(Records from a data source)
++++++++++

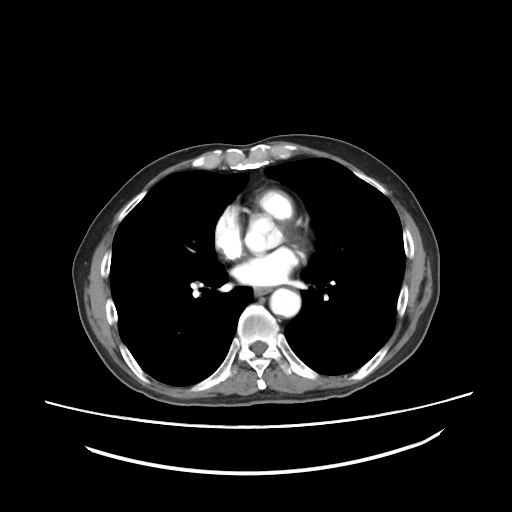
CT of the abdomen extending into the chest, slice through the chest — axial view — soft-tissue window — 512x512 px — 15 organs annotated in this scan (counted over the whole 3D scan, not this slice; an organ is boxed only where this slice passes through it)
At this level of the chest this dataset labels only the esophagus and the aorta, and each is boxed only where it is labeled; the heart and lungs are never labeled.
Bounding boxes as [x1, y1, x2, y2] in pixel coordinates.
esophagus: [254, 288, 269, 294]
aorta: [270, 288, 300, 317]
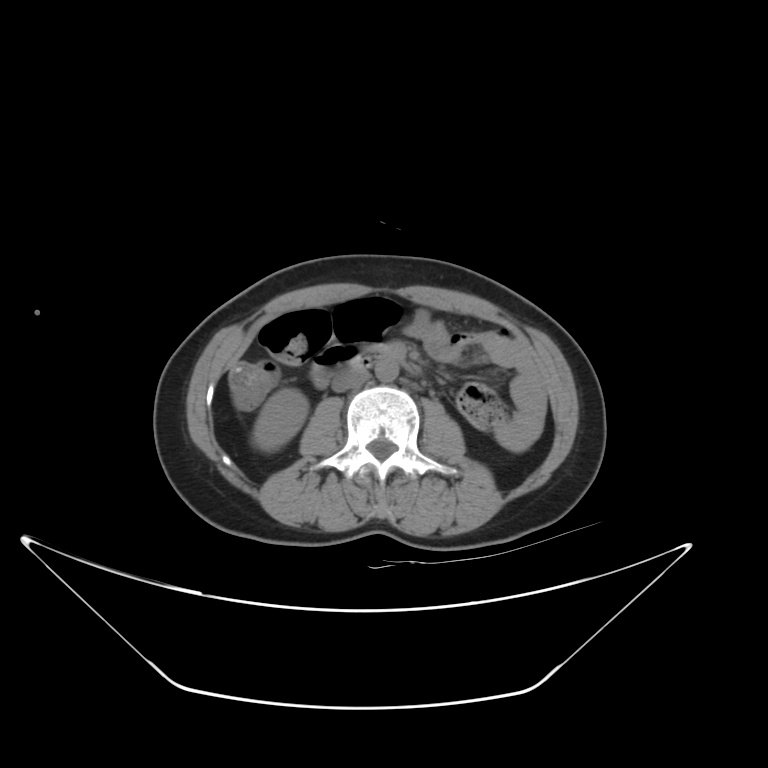
Computed tomography, abdomen — axial view — W/L 400/40 HU
<organs><organ name="duodenum" x1="311" y1="346" x2="392" y2="388"/><organ name="aorta" x1="375" y1="358" x2="398" y2="382"/><organ name="pancreas" x1="368" y1="342" x2="390" y2="352"/><organ name="right kidney" x1="255" y1="389" x2="307" y2="449"/><organ name="inferior vena cava" x1="332" y1="369" x2="369" y2="392"/></organs>

++++++++++

**Required action:**
Retype each entry exactly as it appears, excluding any image.

**Exercise answer:**
CT of the abdomen extending into the chest, slice through the chest — axial view — soft-tissue window — 512x512 px — 15 organs annotated in this scan (counted over the whole 3D scan, not this slice; an organ is boxed only where this slice passes through it)
At this level of the chest this dataset labels only the esophagus and the aorta, and each is boxed only where it is labeled; the heart and lungs are never labeled.
Bounding boxes as [x1, y1, x2, y2] in pixel coordinates.
esophagus: [254, 288, 269, 294]
aorta: [270, 288, 300, 317]
Computed tomography, abdomen — axial view — W/L 400/40 HU
<organs><organ name="duodenum" x1="311" y1="346" x2="392" y2="388"/><organ name="aorta" x1="375" y1="358" x2="398" y2="382"/><organ name="pancreas" x1="368" y1="342" x2="390" y2="352"/><organ name="right kidney" x1="255" y1="389" x2="307" y2="449"/><organ name="inferior vena cava" x1="332" y1="369" x2="369" y2="392"/></organs>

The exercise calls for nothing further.